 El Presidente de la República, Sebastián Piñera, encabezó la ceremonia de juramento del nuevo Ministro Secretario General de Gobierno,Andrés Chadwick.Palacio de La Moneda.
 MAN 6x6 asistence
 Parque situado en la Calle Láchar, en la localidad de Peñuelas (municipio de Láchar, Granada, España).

###

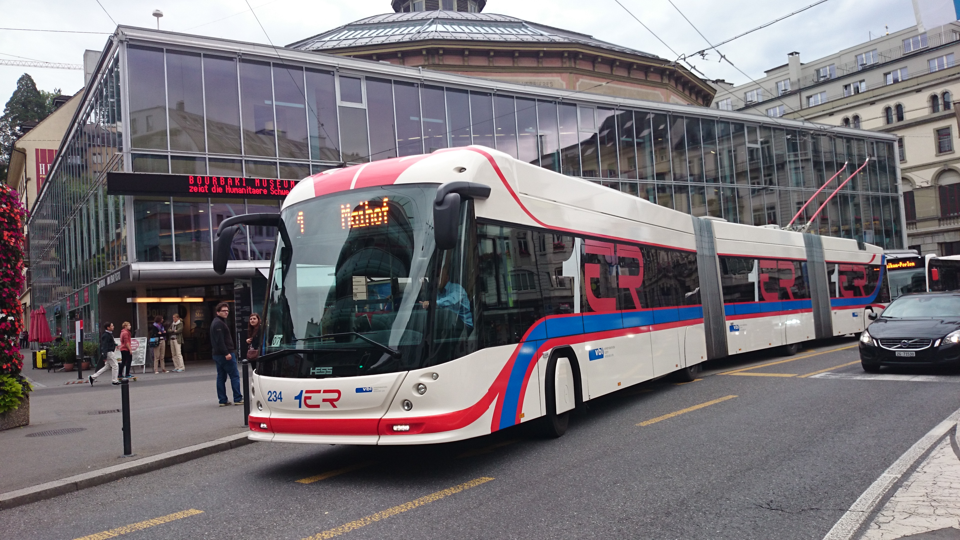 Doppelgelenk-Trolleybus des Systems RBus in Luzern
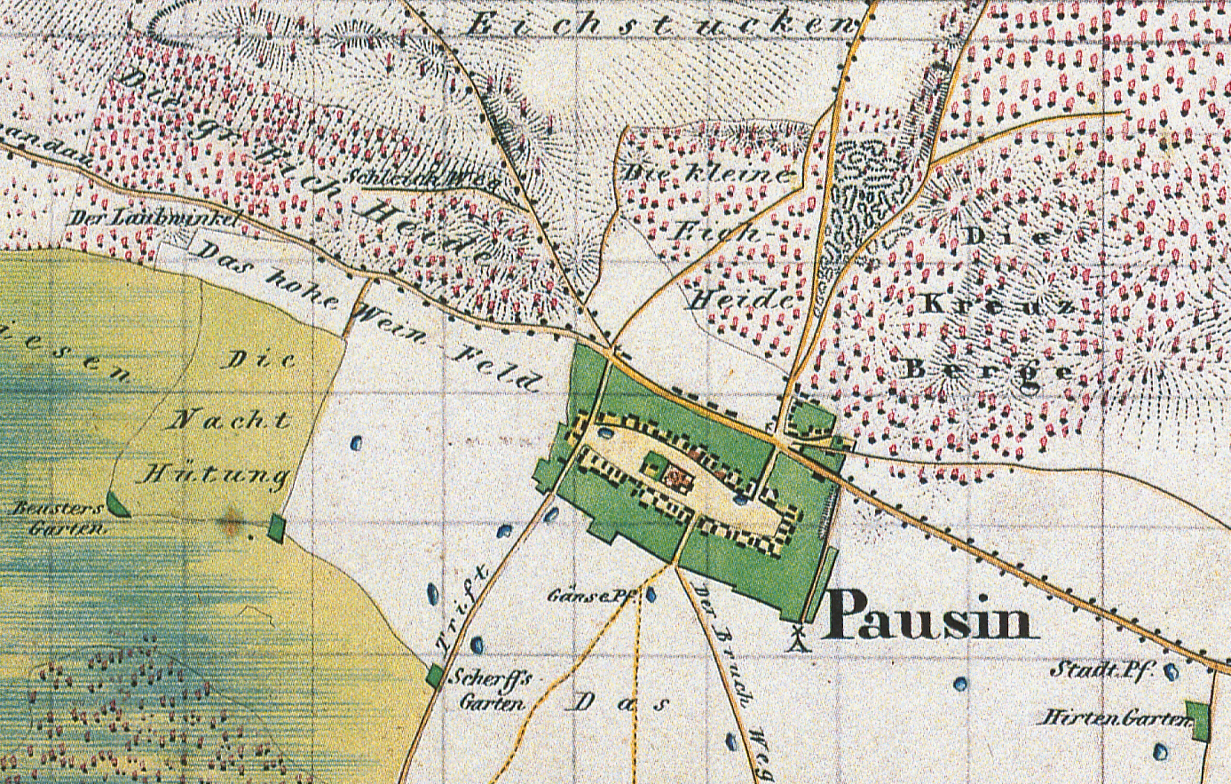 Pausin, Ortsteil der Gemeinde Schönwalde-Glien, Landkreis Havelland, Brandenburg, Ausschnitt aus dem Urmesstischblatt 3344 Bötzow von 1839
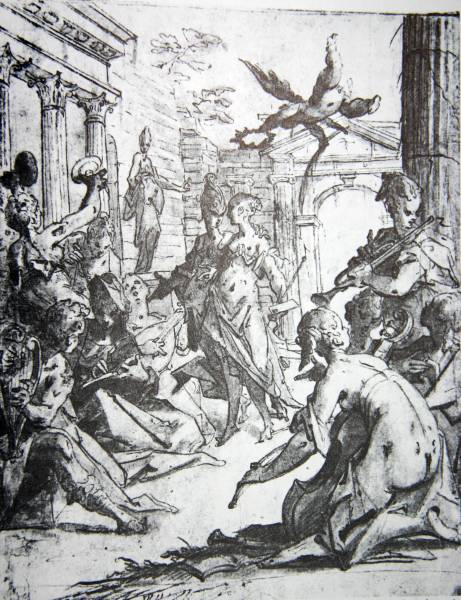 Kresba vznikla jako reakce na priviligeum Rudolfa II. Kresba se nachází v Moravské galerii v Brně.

###

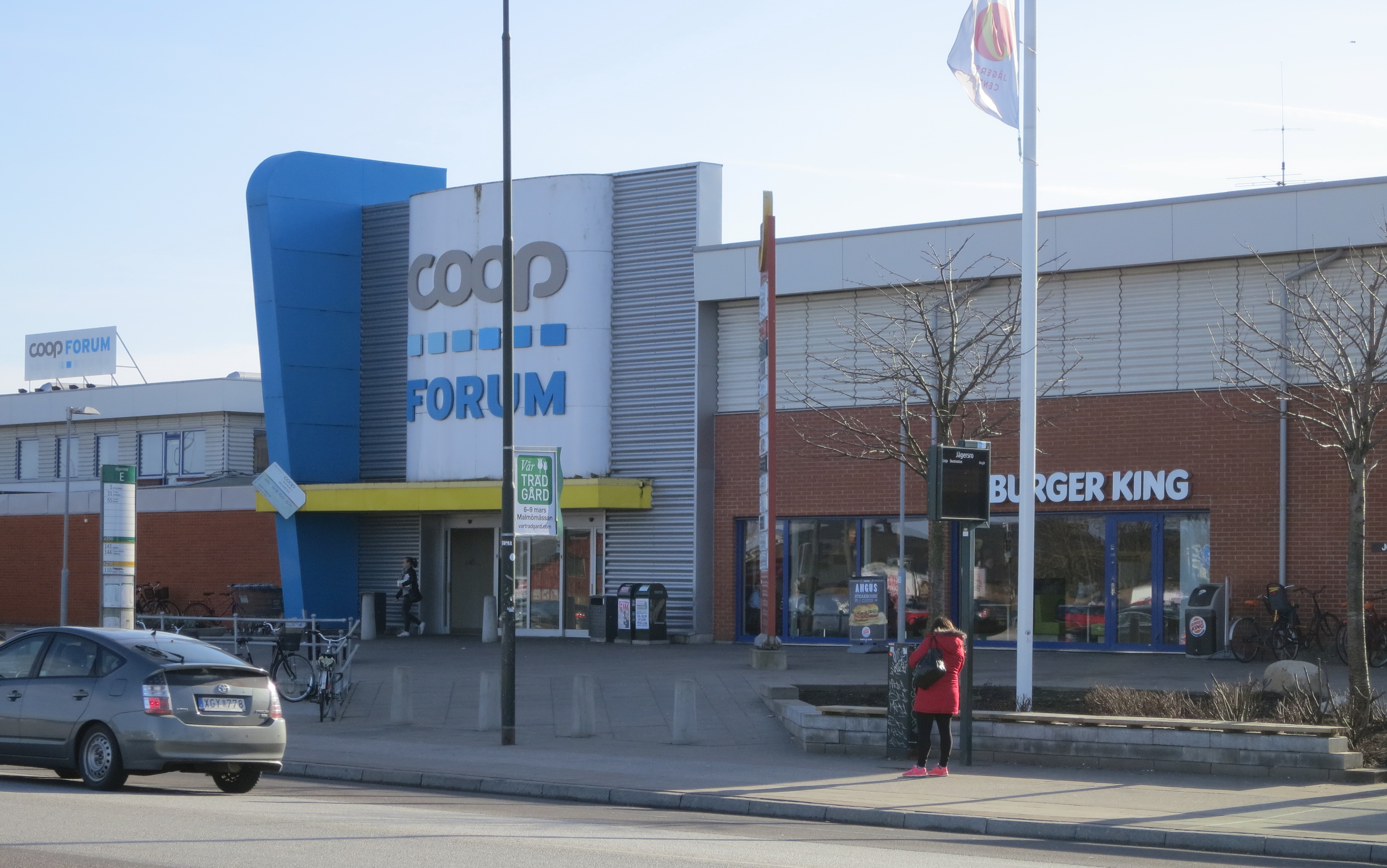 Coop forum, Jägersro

###

▶ **Assignment**
Give again, word for word, every line of the listing above from the one with "MAN 6x6 asistence" to the one with "Parque situado en", both inclusive, and nothing beyond them.

▶ **Written response**
 MAN 6x6 asistence
 Parque situado en la Calle Láchar, en la localidad de Peñuelas (municipio de Láchar, Granada, España).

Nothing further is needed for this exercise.